Expectations of the world have been heightened beyond what’s realistic by parents who told children they’re special and they can do, be and have whatever they want. That may have been fine for building them up, but it left many of the generation ill-prepared to deal with a world that was having none of it. The sense of entitlement goes beyond what’s typical of adolescents and young adults in years past.
The numbers bear that out, say the likes of Jean Twenge, a professor of psychology at San Diego State University and author of Generation Me and (with W. Keith Campbell) The Narcissism Epidemic. She’s used data from more than a million young people to show there are real differences today compared to previous generations. It’s not just a matter of “kids today …”
“Almost everyone over the age of 30 – or maybe even 25 – has complained at least once about the state of youth today. They’re selfish, they’re rude, they’re spoiled, and they get away with stuff no one would ever have put up with in my day,” she says in a piece for Psychology Today.
“But perhaps people have always been self-absorbed during adolescence and young adulthood, that glorious time when adult responsibilities have not yet begun.
“I heard this argument a lot when one of my studies found that narcissism is markedly higher among college students in the 2000s compared to those in the 1980s. But age can’t explain the results of these studies, because they compare people of the same age (18 to 22), but at different points in time. Maybe 18 to 22-year-olds have always been narcissistic, but 18 to 22-year-olds are now more narcissistic than 18 to 22-year-olds used to be,” notes Twenge.
Over time, researchers have used data from something called the Narcissistic Personality Inventory (NPI), which has been used for decades to look at tendencies towards narcissism in the general population, not just those labelled with an actual disorder. Of late, the number of people with such traits has grown twice as fast as in the past.
Researchers looking into data from Twenge and others find the “narcissism epidemic” began growing decades ago.
A 2018 paper by German researcher Dr. Aline Vater, for instance, found the the endorsement rate for the statement “I am an important person” has increased from 12 per cent in 1963 to 77–80 per cent in 1992 in adolescents.
“Recently published books feature more self-centered language compared with earlier publications. For instance, the personal pronouns I and me are used more frequently than we and us. Moreover, the use of narcissistic phrases such as ‘I am the greatest’ has increased between 1960 and 2008. The rise of narcissism is also reflected in more self-focused song lyrics and a stronger orientation towards fame in TV shows. These observations suggest that narcissistic expressions within individualistic cultures have become more frequent.”
This goes beyond self-esteem and assertiveness to include all of the negatives that we associate with the word narcissism. The numbers aren’t about those with actual clinical diagnoses, but about some unhealthy traits – young people, of course, aren’t alone in such behaviour, as witnessed by one Donald Trump, who is a long way from being a millennial but nonetheless epitomizes the problems with today’s self-absorption: a lack of empathy, an overly-inflated sense of self and the overstatement of talents, abilities and popularity.

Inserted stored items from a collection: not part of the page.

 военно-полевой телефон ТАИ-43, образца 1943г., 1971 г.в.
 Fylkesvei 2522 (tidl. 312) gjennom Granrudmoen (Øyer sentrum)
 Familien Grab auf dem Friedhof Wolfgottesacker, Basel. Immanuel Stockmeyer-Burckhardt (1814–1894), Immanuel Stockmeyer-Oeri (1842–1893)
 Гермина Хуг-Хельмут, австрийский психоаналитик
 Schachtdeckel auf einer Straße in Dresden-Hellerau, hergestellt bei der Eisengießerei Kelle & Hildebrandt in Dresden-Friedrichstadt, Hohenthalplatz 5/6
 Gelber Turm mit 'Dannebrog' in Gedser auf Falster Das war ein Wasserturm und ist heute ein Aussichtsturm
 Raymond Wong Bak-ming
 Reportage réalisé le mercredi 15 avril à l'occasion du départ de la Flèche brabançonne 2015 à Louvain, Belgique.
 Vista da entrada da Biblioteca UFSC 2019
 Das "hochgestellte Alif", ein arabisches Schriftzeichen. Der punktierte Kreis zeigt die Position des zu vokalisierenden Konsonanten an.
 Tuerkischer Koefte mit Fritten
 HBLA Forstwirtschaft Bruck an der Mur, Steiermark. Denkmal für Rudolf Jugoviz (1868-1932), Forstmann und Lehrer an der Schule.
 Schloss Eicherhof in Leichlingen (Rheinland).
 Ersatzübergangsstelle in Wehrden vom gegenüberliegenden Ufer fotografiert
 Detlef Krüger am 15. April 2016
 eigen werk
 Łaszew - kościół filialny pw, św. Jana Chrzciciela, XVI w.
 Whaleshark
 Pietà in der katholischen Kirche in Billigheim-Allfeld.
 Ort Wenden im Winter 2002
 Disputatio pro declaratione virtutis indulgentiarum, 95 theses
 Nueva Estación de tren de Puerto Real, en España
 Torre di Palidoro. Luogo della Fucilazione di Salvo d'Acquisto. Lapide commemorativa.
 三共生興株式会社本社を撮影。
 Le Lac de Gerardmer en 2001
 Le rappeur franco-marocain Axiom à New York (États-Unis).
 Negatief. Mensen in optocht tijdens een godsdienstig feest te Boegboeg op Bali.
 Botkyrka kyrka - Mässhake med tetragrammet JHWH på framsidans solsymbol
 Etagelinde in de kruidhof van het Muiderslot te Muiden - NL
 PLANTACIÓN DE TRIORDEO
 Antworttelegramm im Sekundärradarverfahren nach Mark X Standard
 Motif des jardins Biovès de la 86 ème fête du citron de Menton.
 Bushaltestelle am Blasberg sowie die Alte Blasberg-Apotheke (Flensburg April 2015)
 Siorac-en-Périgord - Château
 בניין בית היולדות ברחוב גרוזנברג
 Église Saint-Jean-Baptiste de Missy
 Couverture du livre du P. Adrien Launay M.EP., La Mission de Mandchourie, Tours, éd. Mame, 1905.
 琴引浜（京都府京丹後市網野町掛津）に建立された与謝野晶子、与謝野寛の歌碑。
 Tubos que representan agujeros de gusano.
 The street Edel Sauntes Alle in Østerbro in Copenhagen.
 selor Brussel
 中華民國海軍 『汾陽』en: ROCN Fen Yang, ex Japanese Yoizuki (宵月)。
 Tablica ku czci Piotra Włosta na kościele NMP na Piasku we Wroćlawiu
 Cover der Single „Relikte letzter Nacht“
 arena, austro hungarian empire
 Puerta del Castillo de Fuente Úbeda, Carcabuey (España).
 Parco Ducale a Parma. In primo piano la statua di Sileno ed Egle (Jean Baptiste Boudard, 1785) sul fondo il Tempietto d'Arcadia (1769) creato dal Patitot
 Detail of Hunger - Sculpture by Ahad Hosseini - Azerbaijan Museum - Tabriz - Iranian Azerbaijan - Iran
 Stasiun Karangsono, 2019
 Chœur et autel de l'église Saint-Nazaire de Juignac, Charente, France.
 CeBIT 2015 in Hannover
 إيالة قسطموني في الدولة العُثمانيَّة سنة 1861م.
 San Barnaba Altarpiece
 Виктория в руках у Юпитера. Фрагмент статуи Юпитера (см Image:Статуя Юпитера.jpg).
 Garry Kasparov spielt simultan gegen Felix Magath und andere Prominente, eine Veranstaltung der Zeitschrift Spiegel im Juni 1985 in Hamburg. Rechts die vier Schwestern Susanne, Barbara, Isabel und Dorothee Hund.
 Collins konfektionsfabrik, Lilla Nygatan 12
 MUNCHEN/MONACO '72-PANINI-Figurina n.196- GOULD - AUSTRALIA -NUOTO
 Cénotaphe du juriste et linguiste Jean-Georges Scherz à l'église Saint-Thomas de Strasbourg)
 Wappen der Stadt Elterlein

It’s with such things in mind that we can judge much of what appears on social media. The selfie is part of the continuum of manufacturing an image or brand for the online world, one that in many cases matters more than the real world. In some cases, it is the reality of those posting a steady stream of information to various social media sites, all in the hope of positive feedback.
Such input elevates dopamine in your brains much like a hit from, say, drugs or drink. In that regard, it really is like an addiction. In extreme cases, it is an addiction whereby people can’t be away from their smartphones for an instant and where constant posting – with the hope of a “like” or acknowledgement – is needed to keep the good times going. It’s all about the next fix.